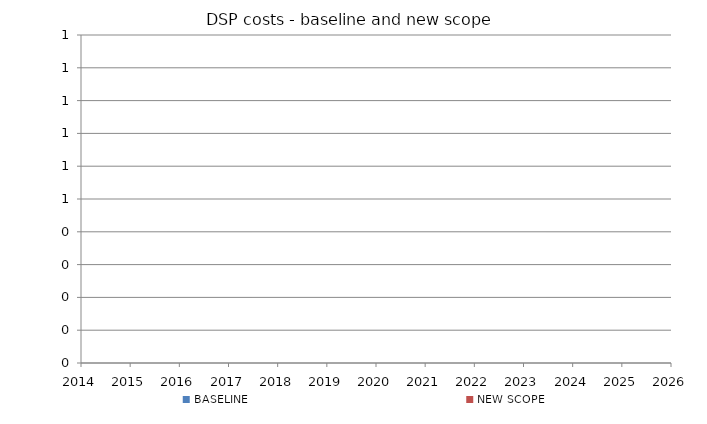
| Category | BASELINE | NEW SCOPE |
|---|---|---|
| 2014.0 | 0 | 0 |
| 2015.0 | 0 | 0 |
| 2016.0 | 0 | 0 |
| 2017.0 | 0 | 0 |
| 2018.0 | 0 | 0 |
| 2019.0 | 0 | 0 |
| 2020.0 | 0 | 0 |
| 2021.0 | 0 | 0 |
| 2022.0 | 0 | 0 |
| 2023.0 | 0 | 0 |
| 2024.0 | 0 | 0 |
| 2025.0 | 0 | 0 |
| 2026.0 | 0 | 0 |
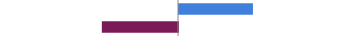
| Category | Series 0 |
|---|---|
| Favorable | 0.418 |
| Unfavorable | -0.43 |
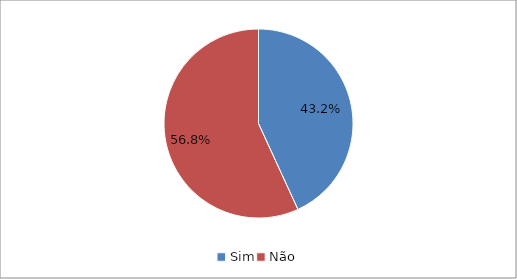
| Category | Series 0 |
|---|---|
| Sim | 0.432 |
| Não | 0.568 |
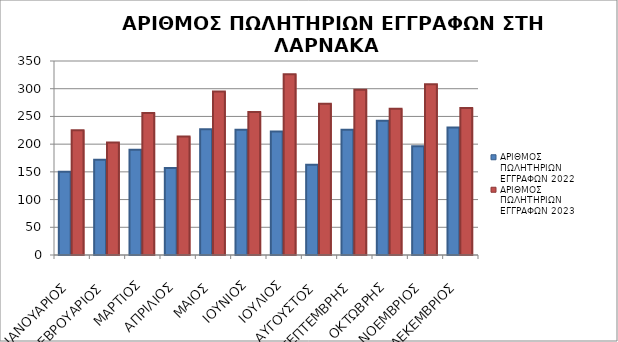
| Category | Συνολικό Αποδεχθέν Ποσό Υποθεσέων Ν81/70 (με επιτόπια έρευνα): | ΑΡΙΘΜΟΣ ΠΩΛΗΤΗΡΙΩΝ ΕΓΓΡΑΦΩΝ 2022 | ΑΡΙΘΜΟΣ ΠΩΛΗΤΗΡΙΩΝ ΕΓΓΡΑΦΩΝ 2023 |
|---|---|---|---|
| ΙΑΝΟΥΑΡΙΟΣ |  | 150 | 225 |
| ΦΕΒΡΟΥΑΡΙΟΣ |  | 172 | 203 |
| ΜΑΡΤΙΟΣ |  | 190 | 256 |
| ΑΠΡΙΛΙΟΣ |  | 157 | 214 |
| ΜΑΙΟΣ |  | 227 | 295 |
| ΙΟΥΝΙΟΣ |  | 226 | 258 |
| ΙΟΥΛΙΟΣ |  | 223 | 326 |
| ΑΥΓΟΥΣΤΟΣ |  | 163 | 273 |
| ΣΕΠΤΕΜΒΡΗΣ |  | 226 | 298 |
| ΟΚΤΩΒΡΗΣ |  | 242 | 264 |
| ΝΟΕΜΒΡΙΟΣ |  | 196 | 308 |
| ΔΕΚΕΜΒΡΙΟΣ |  | 230 | 265 |
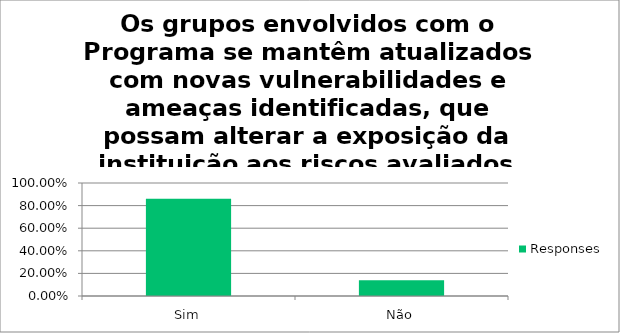
| Category | Responses |
|---|---|
| Sim | 0.86 |
| Não | 0.14 |
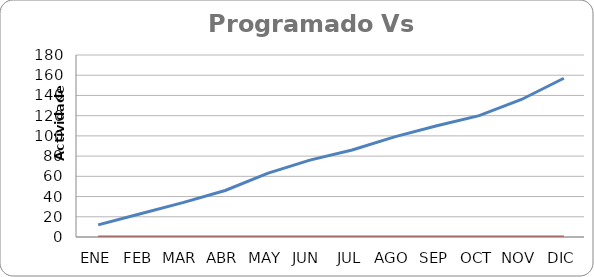
| Category | Programado | Ejecutado |
|---|---|---|
| ENE | 12 | 0 |
| FEB | 23 | 0 |
| MAR | 34 | 0 |
| ABR | 46 | 0 |
| MAY | 63 | 0 |
| JUN | 76 | 0 |
| JUL | 86 | 0 |
| AGO | 99 | 0 |
| SEP | 110 | 0 |
| OCT | 120 | 0 |
| NOV | 136 | 0 |
| DIC | 157 | 0 |
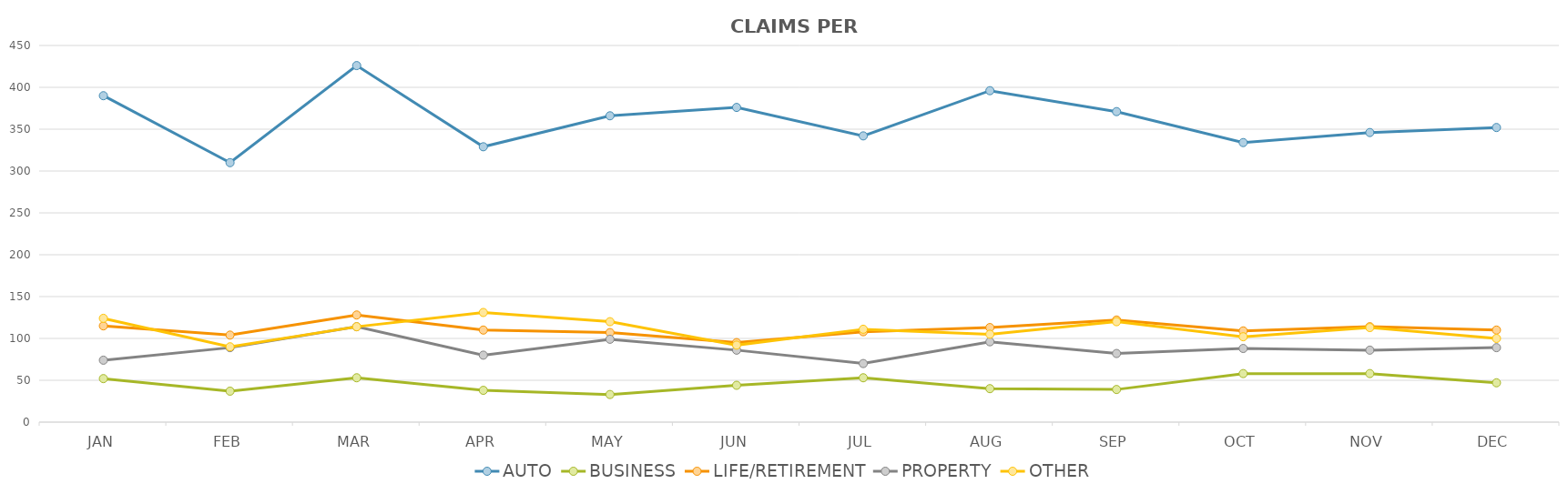
| Category | AUTO | BUSINESS | LIFE/RETIREMENT | PROPERTY | OTHER |
|---|---|---|---|---|---|
| JAN | 390 | 52 | 115 | 74 | 124 |
| FEB | 310 | 37 | 104 | 89 | 90 |
| MAR | 426 | 53 | 128 | 114 | 114 |
| APR | 329 | 38 | 110 | 80 | 131 |
| MAY | 366 | 33 | 107 | 99 | 120 |
| JUN | 376 | 44 | 95 | 86 | 92 |
| JUL | 342 | 53 | 108 | 70 | 111 |
| AUG | 396 | 40 | 113 | 96 | 105 |
| SEP | 371 | 39 | 122 | 82 | 120 |
| OCT | 334 | 58 | 109 | 88 | 102 |
| NOV | 346 | 58 | 114 | 86 | 113 |
| DEC | 352 | 47 | 110 | 89 | 100 |
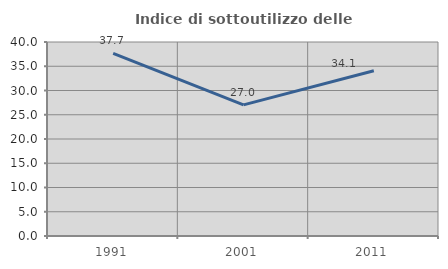
| Category | Indice di sottoutilizzo delle abitazioni  |
|---|---|
| 1991.0 | 37.668 |
| 2001.0 | 27.039 |
| 2011.0 | 34.082 |
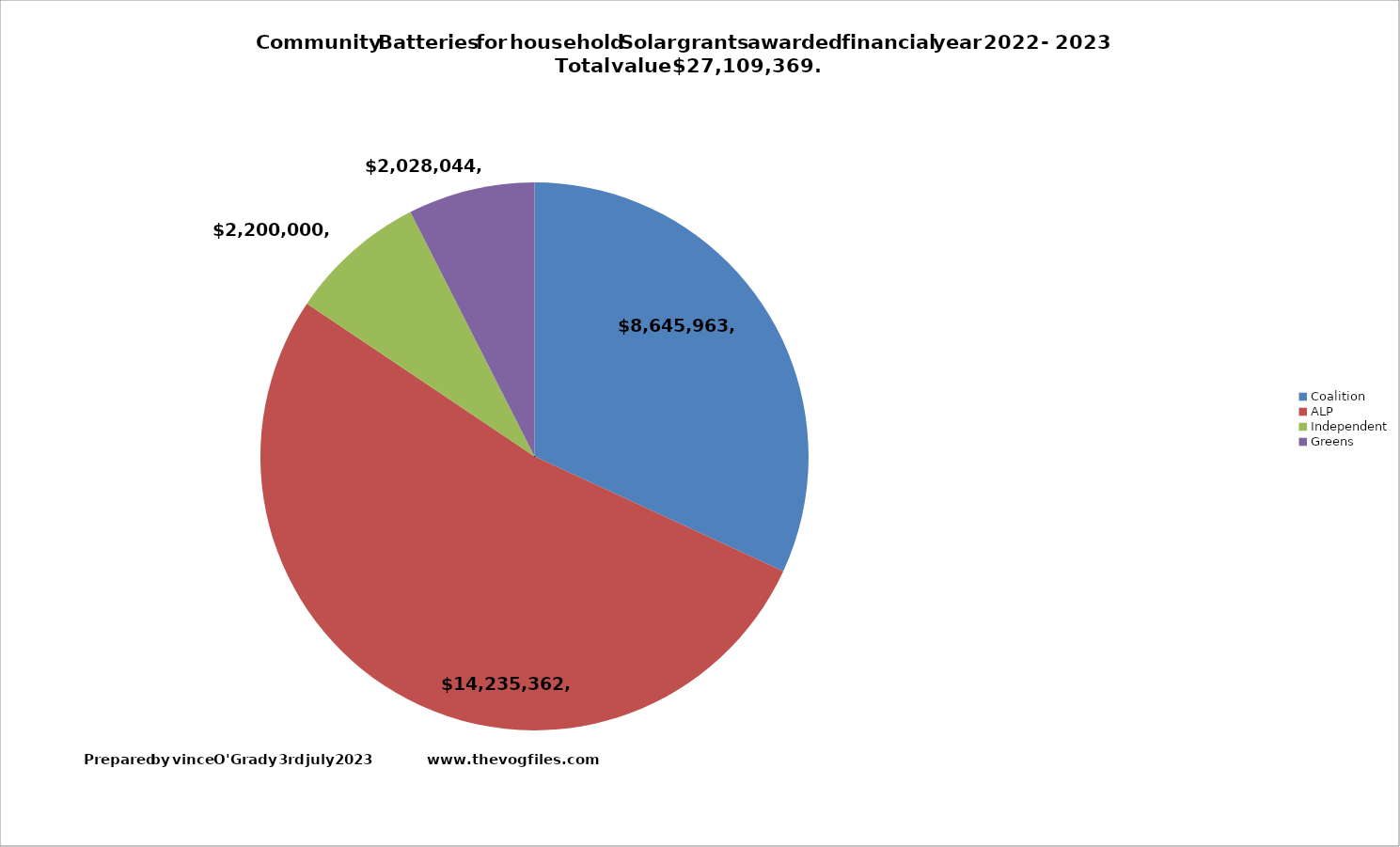
| Category | Series 0 |
|---|---|
| Coalition | 8645963.4 |
| ALP | 14235362.4 |
| Independent | 2200000 |
| Greens | 2028043.6 |
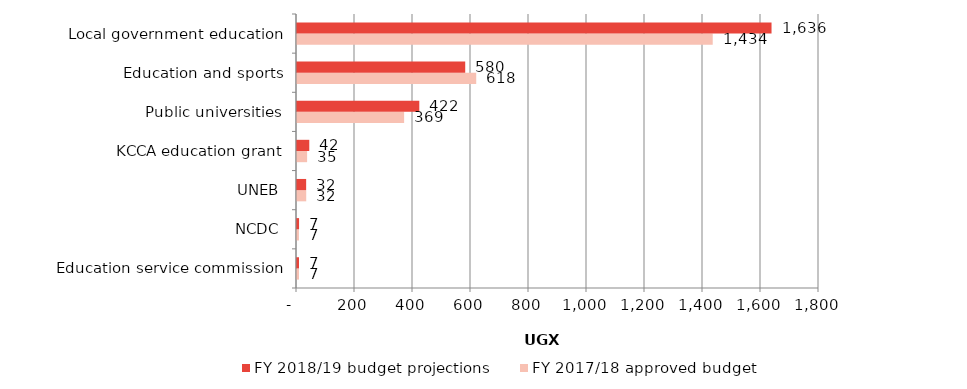
| Category | FY 2017/18 approved budget | FY 2018/19 budget projections |
|---|---|---|
| Education service commission | 6.91 | 6.96 |
| NCDC | 6.68 | 7.13 |
| UNEB | 31.78 | 31.54 |
| KCCA education grant | 34.84 | 42.36 |
| Public universities | 369.36 | 421.73 |
| Education and sports | 618.02 | 580.07 |
| Local government education | 1433.53 | 1636.34 |
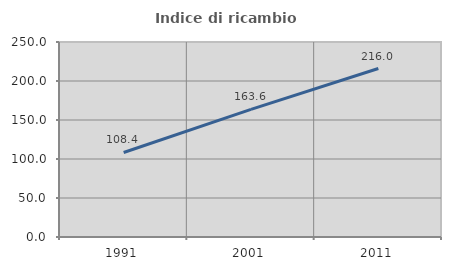
| Category | Indice di ricambio occupazionale  |
|---|---|
| 1991.0 | 108.387 |
| 2001.0 | 163.636 |
| 2011.0 | 216 |
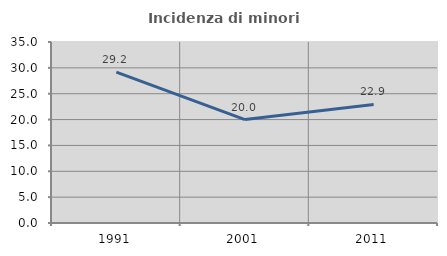
| Category | Incidenza di minori stranieri |
|---|---|
| 1991.0 | 29.167 |
| 2001.0 | 20 |
| 2011.0 | 22.917 |
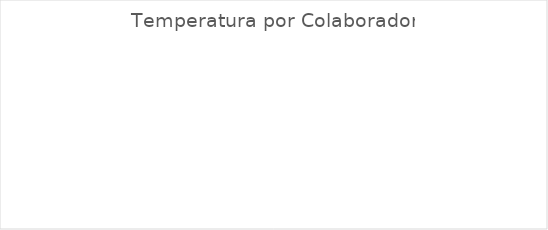
| Category | Temperatura Cº |
|---|---|
| 0 | 38.6 |
| 1 | 35.4 |
| 2 | 36.4 |
| 3 | 36.7 |
| 4 | 38.7 |
| 5 | 36 |
| 6 | 36.1 |
| 7 | 35.9 |
| 8 | 36.2 |
| 9 | 36.4 |
| 10 | 36.1 |
| 11 | 37.2 |
| 12 | 36.4 |
| 13 | 35.8 |
| 14 | 36.1 |
| 15 | 36.5 |
| 16 | 36.2 |
| 17 | 35.9 |
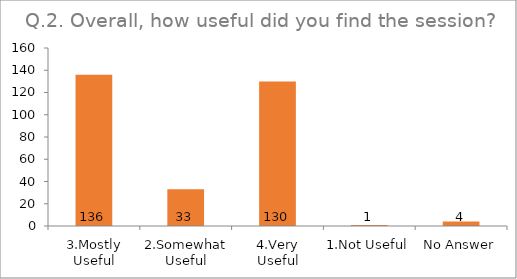
| Category | Q.2. Overall, how useful did you find the session? |
|---|---|
| 3.Mostly Useful | 136 |
| 2.Somewhat Useful | 33 |
| 4.Very Useful | 130 |
| 1.Not Useful | 1 |
| No Answer | 4 |

§ **Problem description**: Beginning with the line that bears "1991.0 | 108.387 |", output each line through the last line of the listing exactly, and no others; skip the pictures.

§ **Solution for this exercise**:
| 1991.0 | 108.387 |
| 2001.0 | 163.636 |
| 2011.0 | 216 |
| Category | Incidenza di minori stranieri |
|---|---|
| 1991.0 | 29.167 |
| 2001.0 | 20 |
| 2011.0 | 22.917 |
| Category | Temperatura Cº |
|---|---|
| 0 | 38.6 |
| 1 | 35.4 |
| 2 | 36.4 |
| 3 | 36.7 |
| 4 | 38.7 |
| 5 | 36 |
| 6 | 36.1 |
| 7 | 35.9 |
| 8 | 36.2 |
| 9 | 36.4 |
| 10 | 36.1 |
| 11 | 37.2 |
| 12 | 36.4 |
| 13 | 35.8 |
| 14 | 36.1 |
| 15 | 36.5 |
| 16 | 36.2 |
| 17 | 35.9 |
| Category | Q.2. Overall, how useful did you find the session? |
|---|---|
| 3.Mostly Useful | 136 |
| 2.Somewhat Useful | 33 |
| 4.Very Useful | 130 |
| 1.Not Useful | 1 |
| No Answer | 4 |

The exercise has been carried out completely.